Life in these sorts of places is a never-ending battle to keep the experimental subjects alive, happy, well and contained. Generally speaking, if you take a virulently pestiferous insect pest which in the wild happily takes on everything a modern farmer can throw at it and laughs and put said six-legged superman into a lab, it immediately turns into a delicate shrinking violet of a beastie which refuses point blank to even thrive unless conditions are *just* right, but yet remains just healthy enough to invade the greenhouse cubicle next door and make a right bloomin' problem for the person using it, who of course cannot resort to pesticides lest he hurt his own crop of pestiferous shrinking violets...

Believe me, I have experience of culturing one of the most damaging pests in UK agriculture in a lab, and although out in the wild they laugh at nerve poisons, giggle insanely at stupendous radiation levels (yes, someone has tried out nuclear radiation as a pest control technique; it mostly doesn't work at all) and refuse to die even in ferocious arctic winters, in the lab even a slight increase in the chlorine in the tapwater you're using to water the plants with can clobber the poor things.
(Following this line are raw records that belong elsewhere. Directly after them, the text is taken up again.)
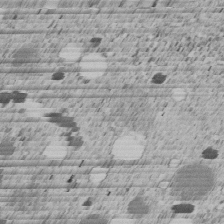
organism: C. elegans
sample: C. elegans embryo early stage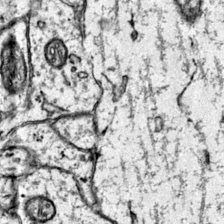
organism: Mouse
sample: Primary visual cortex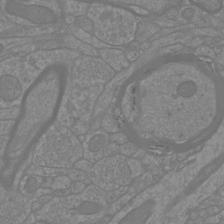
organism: Mouse
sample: Cortical neurons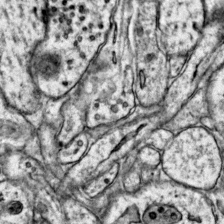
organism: Mouse
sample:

That particular debacle cost me six weeks research time, and gave me a deep and abiding respect for the keepers of fish who do battle with this sort of thing daily. It also explained why there is an oft-quoted scientific paper which describes how to make artificial tap water, as written by a man who got extremely fed-up with the highly variable tap water quality of the city of Newcastle (or so my PhD supervisor, Rolo Perry told me...).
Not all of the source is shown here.